フィッシング耐性のある認証は、安全で使いやすく、すでに実現可能なテクノロジーです。これは、今日の脅威から組織を守るうえで極めて重要であると同時に、ユーザーの利便性を損なうことなくセキュリティを強化する手段でもあります。
認証戦略を改善するための5つのヒント
このセキュリティ変革を成功裏に進めるために、リーダーは「ベストプラクティスを議論する段階」から「新しい標準を義務化する段階」へと移行しなければなりません。
企業は次の対策に重点を置くべきです。
フィッシング耐性を最優先にする:
すべての機密アクセスに対してフィッシング耐性のあるMFAを義務化し、SMSなどのセキュリティ強度の低い認証方式をすべてのサインオンポリシーから排除する。
MFAをリスク指標として位置づける:
特にフィッシング耐性のあるMFAの導入状況を、経営層や取締役会レベルでのリスク指標として扱い、組織のセキュリティ体制に対する可視性と説明責任を確保する。
ゼロトラストフレームワークを採用する:
アクセス制御をセッション単位の最小権限ベースに移行し、アクセスのたびにユーザー、デバイスの状態、ネットワーク環境を動的に評価する。
ユーザーライフサイクル全体を保護する:
ユーザー登録やアカウント復旧プロセスにもフィッシング耐性のある認証を適用し、攻撃者がこれらの経路を利用してアカウントを乗っ取るのを防ぐ。
パスワードの最小化を計画する:
企業全体でパスワードへの依存を段階的に減らすための、明確で長期的な戦略計画を策定する。
調査方法について
本調査は2025年1月時点におけるOkta Workforce Identity のデータに基づいています。ただし、MFAユーザー導入率の推移については、2019年10月から2025年1月までのデータを対象としています。
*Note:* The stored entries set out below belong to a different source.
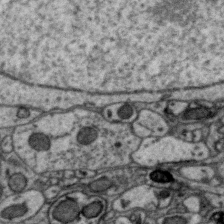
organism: Zebra finch
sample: Brain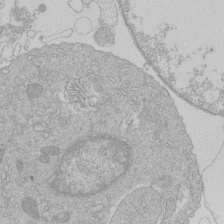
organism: Human
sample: Macrophage cells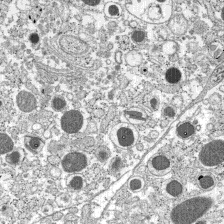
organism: C57BL Mouse
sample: Pancreatic islet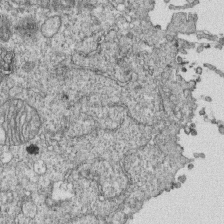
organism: Human
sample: HeLa cell HIV synapse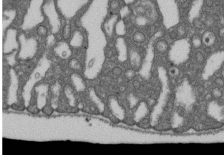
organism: Drosophila
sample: Nephrocyte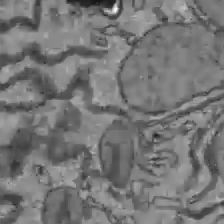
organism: C57BL Mouse
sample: Liver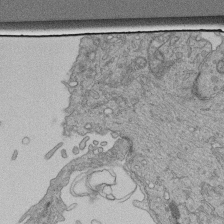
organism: Human
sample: Retinal organoid Rod and Cone cells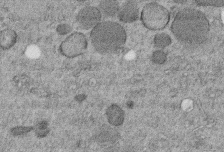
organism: C. elegans
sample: C. elegans embryo early stage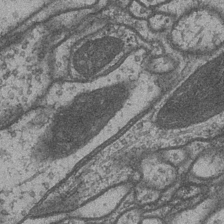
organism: Drosophila
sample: Optic medulla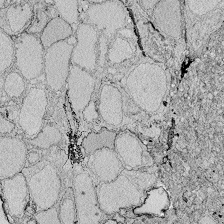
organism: Zebrafish
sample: Whole-Brain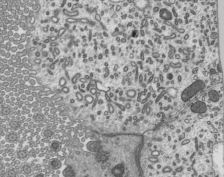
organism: Mouse
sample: Mouse epididymis efferent ductule cilia

データは匿名化および集計処理され、世界各国から発生する数十億件の月次認証および検証データを対象としています。今年は、報告手法を改訂し、規制対象環境のデータを除外し、商用環境の顧客データのみを反映する形に更新しました。本レポートに掲載されているグラフや統計(過去年分のデータを含む)は、すべてこの新たな手法に基づいています。
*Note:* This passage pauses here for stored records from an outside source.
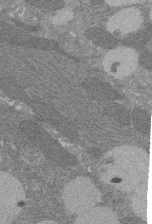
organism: Rat
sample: Salivary granule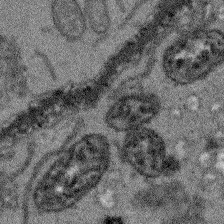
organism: Arabidopsis thaliana
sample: Root tip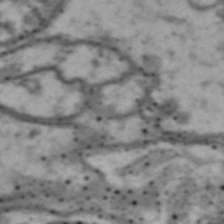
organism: Drosophila
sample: Brain

顧客企業およびその従業員、契約社員、パートナー、クライアントは、デバイス、ウェブサイト、アプリケーション、サービスへの安全なログインのためにOkta Platformを利用し、データ保護のためのセキュリティ機能を活用しています。これらの組織はあらゆる主要産業にわたり、小規模企業から世界最大手の企業まで多岐にわたります。
顧客企業の規模は、企業内のフルタイム従業員数によって定義されています。業種分類は北米産業分類システム(NAICS)に準拠しています。顧客企業の規模、業種、地理的地域は、すべて第三者のリソースを用いて検証されています。
特に明記がない限り、この調査はOkta Workforce Identityのデータおよび従業員向けのユースケースのみに焦点を当てており、Okta Customer Identityのデータは含まれていません。